For example, the word count sample in Apache Spark can be implemented in C# as follows :
var lines = sparkContext.TextFile(@"hdfs://path/to/input.txt");
var words = lines.FlatMap(s => s.Split(' '));
var wordCounts = words.Map(w => new Tuple<string, int>(w.Trim(), 1))
.ReduceByKey((x, y) => x + y);
var wordCountCollection = wordCounts.Collect();
wordCounts.SaveAsTextFile(@"hdfs://path/to/wordcount.txt");
A simple DataFrame application using TempTable may look like the following:
var reqDataFrame = sqlContext.TextFile(@"hdfs://path/to/requests.csv");
var metricDataFrame = sqlContext.TextFile(@"hdfs://path/to/metrics.csv");
reqDataFrame.RegisterTempTable("requests");
metricDataFrame.RegisterTempTable("metrics");
// C0 - guid in requests DataFrame, C3 - guid in metrics DataFrame
var joinDataFrame = GetSqlContext().Sql(
"SELECT joinedtable.datacenter" +
", MAX(joinedtable.latency) maxlatency" +
", AVG(joinedtable.latency) avglatency " +
"FROM (" +
"SELECT a.C1 as datacenter, b.C6 as latency " +
"FROM requests a JOIN metrics b ON a.C0 = b.C3) joinedtable " +
"GROUP BY datacenter");
joinDataFrame.ShowSchema();
joinDataFrame.Show();
A simple DataFrame application using DataFrame DSL may look like the following:
// C0 - guid, C1 - datacenter
var reqDataFrame = sqlContext.TextFile(@"hdfs://path/to/requests.csv")
.Select("C0", "C1");
// C3 - guid, C6 - latency
var metricDataFrame = sqlContext.TextFile(@"hdfs://path/to/metrics.csv", ",", false, true)

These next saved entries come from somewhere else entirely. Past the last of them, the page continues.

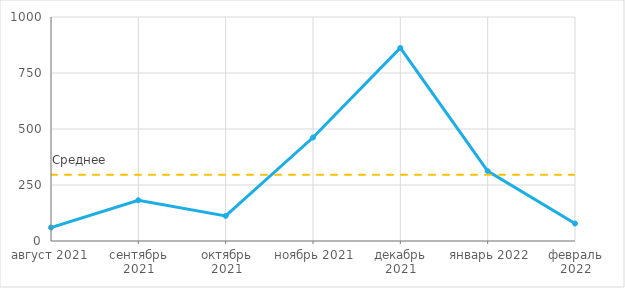
| Category | Price (Сумма) | Среднее |
|---|---|---|
| 2021-08-02 | 60 | 295.429 |
| 2021-09-01 | 182 | 295.429 |
| 2021-10-01 | 112 | 295.429 |
| 2021-11-01 | 462 | 295.429 |
| 2021-12-01 | 862 | 295.429 |
| 2022-01-01 | 312 | 295.429 |
| 2022-02-01 | 78 | 295.429 |

.Select("C3", "C6"); //override delimiter, hasHeader & inferSchema
var joinDataFrame = reqDataFrame.Join(metricDataFrame, reqDataFrame["C0"] == metricDataFrame["C3"])
.GroupBy("C1");
var maxLatencyByDcDataFrame = joinDataFrame.Agg(new Dictionary<string, string> { { "C6", "max" } });
maxLatencyByDcDataFrame.ShowSchema();
maxLatencyByDcDataFrame.Show();
A simple Spark Streaming application that processes messages from Kafka using C# may be implemented using the following code:
StreamingContext sparkStreamingContext = StreamingContext.GetOrCreate(checkpointPath, () =>
{
var ssc = new StreamingContext(sparkContext, slideDurationInMillis);
ssc.Checkpoint(checkpointPath);
var stream = KafkaUtils.CreateDirectStream(ssc, topicList, kafkaParams, perTopicPartitionKafkaOffsets);
//message format: [timestamp],[loglevel],[logmessage]
var countByLogLevelAndTime = stream
.Map(kvp => Encoding.UTF8.GetString(kvp.Value))
.Filter(line => line.Contains(","))
.Map(line => line.Split(','))
.Map(columns => new Tuple<string, int>(
string.Format("{0},{1}", columns[0], columns[1]), 1))
.ReduceByKeyAndWindow((x, y) => x + y, (x, y) => x - y,
windowDurationInSecs, slideDurationInSecs, 3)
.Map(logLevelCountPair => string.Format("{0},{1}",
logLevelCountPair.Key, logLevelCountPair.Value));
countByLogLevelAndTime.ForeachRDD(countByLogLevel =>
{
foreach (var logCount in countByLogLevel.Collect())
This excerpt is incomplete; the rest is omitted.